Kein Streikrecht für Beamte
OVG bestätigt dbb Rechtsauffassung
Der dbb Bundeshauptvorstand hat der Forderung nach einem Streikrecht für Beamte auf seiner Sitzung am 6. Und 7. Juni 2011 eine klare Absage erteilt. „Das Streikverbot gehört zu den tragenden Säulen des Berufsbeamtentums“, heißt es unmißverständlich in einem entsprechenden Beschluß.
n der vergangenen Tarifrunde in den Ländern hatten die DGB Gewerkschaften GEW und ver.di, Beamte zu Streikmaßnahmen aufgerufen und sich dabei auf eine nicht rechtskräftigen Entscheidung des Verwaltungsgerichts Düsseldorf vom Dezember letzten Jahres berufen.
Mittlerweile liegt eine erste obergerichtliche Entscheidung vor, die die Rechtsauffassung des dbb in vollem Umfang bestätigt:
In der Berufungsentscheidung des Oberverwaltungsgerichts Münster vom 7. März 2012 (Az: 3d A 317/11.O) hob das OVG die Entscheidung des Verwaltungsgerichts Düsseldorf auf und bestätigte damit die ursprüngliche Disziplinarverfügung. In den Leitsätzen stellte der Senat fest, dass Beamte in der Bundesrepublik Deutschland kein Streikrecht haben, dass die Koalitionsfreiheit durch die im Grundgesetz ebenfalls verankerten hergebrachten Grundsätze des Berufsbeamtentums eingeschränkt wird und dass sich auch aus europäischem Recht keine anderweitige Bewertung ergibt.

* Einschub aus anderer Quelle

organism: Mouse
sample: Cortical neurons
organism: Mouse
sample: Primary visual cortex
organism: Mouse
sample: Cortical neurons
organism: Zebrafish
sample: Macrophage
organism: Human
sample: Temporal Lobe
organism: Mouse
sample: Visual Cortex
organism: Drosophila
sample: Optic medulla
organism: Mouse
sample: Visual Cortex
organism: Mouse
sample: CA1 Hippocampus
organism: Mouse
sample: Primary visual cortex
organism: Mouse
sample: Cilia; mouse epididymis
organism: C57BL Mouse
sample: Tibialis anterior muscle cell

In den Entscheidungsgründen stellt das OVG Münster fest, dass die Klägerin in vierfacher Hinsicht gegen die ihr obliegenden Dienstpflichten verstoßen habe: der Pflicht, sich mit voller Hingabe dem Beruf zu widmen, der Pflicht zum achtungs- und vertrauenswürdigem Verhalten, der Pflicht, nicht ohne Genehmigung dem Dienst fernzubleiben sowie der Gehorsamspflicht. Hierbei handele es sich um beamtenrechtliche Kernpflichten.
Die Koalitionsfreiheit des Art. 9 Abs. 3 GG stehe zwar auch Beamten zu, sie werde aber nach dem Prinzip der praktischen Konkordanz durch die in Art. 33 Abs.5 GG verankerten beamtenrechtlichen Strukturprinzipien mit Verfassungsrang eingeschränkt. Die Unzulässigkeit des Beamtenstreiks sei als hergebrachter Grundsatz des Berufsbeamtentums verfassungsrechtlich bestimmt; die Treuepflicht sei ein prägendes Strukturmerkmal.

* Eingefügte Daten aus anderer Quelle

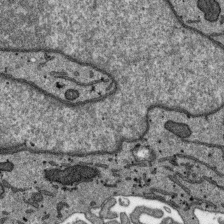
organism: Human
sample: Lung epithelial cells, uninfected (mock) control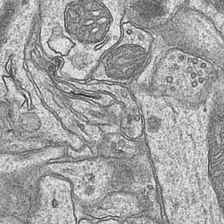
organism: Mouse
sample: CA1 Hippocampus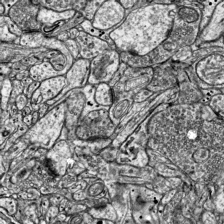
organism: Mouse
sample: Visual Cortex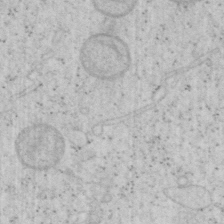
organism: Human
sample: HeLa cells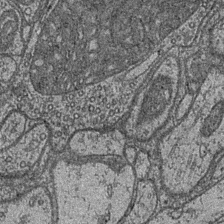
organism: Drosophila
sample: Optic medulla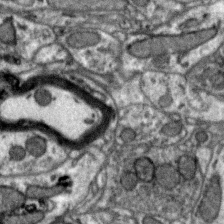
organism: Zebra finch
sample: Brain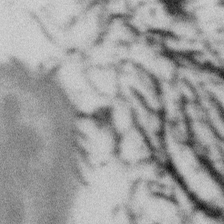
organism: Gemmata obscuriglobus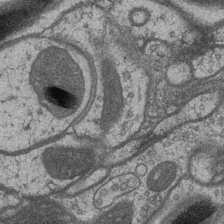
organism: Drosophila
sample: Optic medulla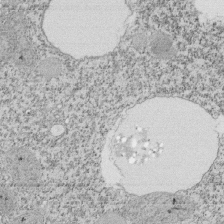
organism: Tetrahymena
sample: Cilia in tetrahymena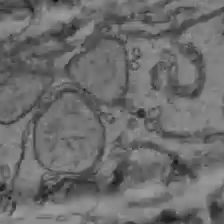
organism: C57BL Mouse
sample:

Für eine funktionsbezogene Differenzierung für Beamte ergebe sich aus dem Grundgesetz keine Grundlage. Der Beamtenstatus sei nicht aufspalt- und teilbar; die besondere Treuepflicht sei unabhängig von der Art der Tätigkeit, die ein Beamter ausübe. Das Beamtenrecht im Sinne des Art. 33 Abs. 5 GG kenne keine funktionsbezogenen Beamtenkategorien mit unterschiedlichen Rechten und Pflichten. Die Treuepflicht treffe Beamte gleichermaßen in der Leistungs- wie der Eingriffsverwaltung.
Das Streikrecht lasse sich auch nicht aus Völker- oder Europarecht herleiten, weder aus der Europäischen Menschenrechtskonvention, EMRK, noch aus der Rechtsprechung des Gerichtshofes für Menschenrechte, EGMR. In der Auseinandersetzung mit verschiedenen EGMR-Verfahren hält der Senat fest, dass der EGMR häufig darauf abgestellt habe, dass sich die europäischen Staaten sehr unterschiedlich entwickelt hätten; bei Auslegung der EMRK-Entscheidungen sei den einzelstaatlichen Besonderheiten Rechnung zu tragen.
Unabhängig davon stehe die EMRK als völkerrechtlicher Vertrag in der deutschen Rechtsordnung nur im Rang eines Bundesgesetzes. Grundgesetzliche Regelungen gingen diesem vor.
Die Bundesleitung des dbb begrüßt diese Entscheidung, die juristisch umfassend das geltende Streikverbot für Beamte begründet und dies auch unter Berücksichtigung des europäischen Rechts, insbesondere der Europäischen Charta für Menschenrechte. Darüber hinaus stellt das Gericht auch die funktionale Bedeutung der besonderen Bindungen des Beamtenrechts für die öffentliche Aufgabenerfüllung fest.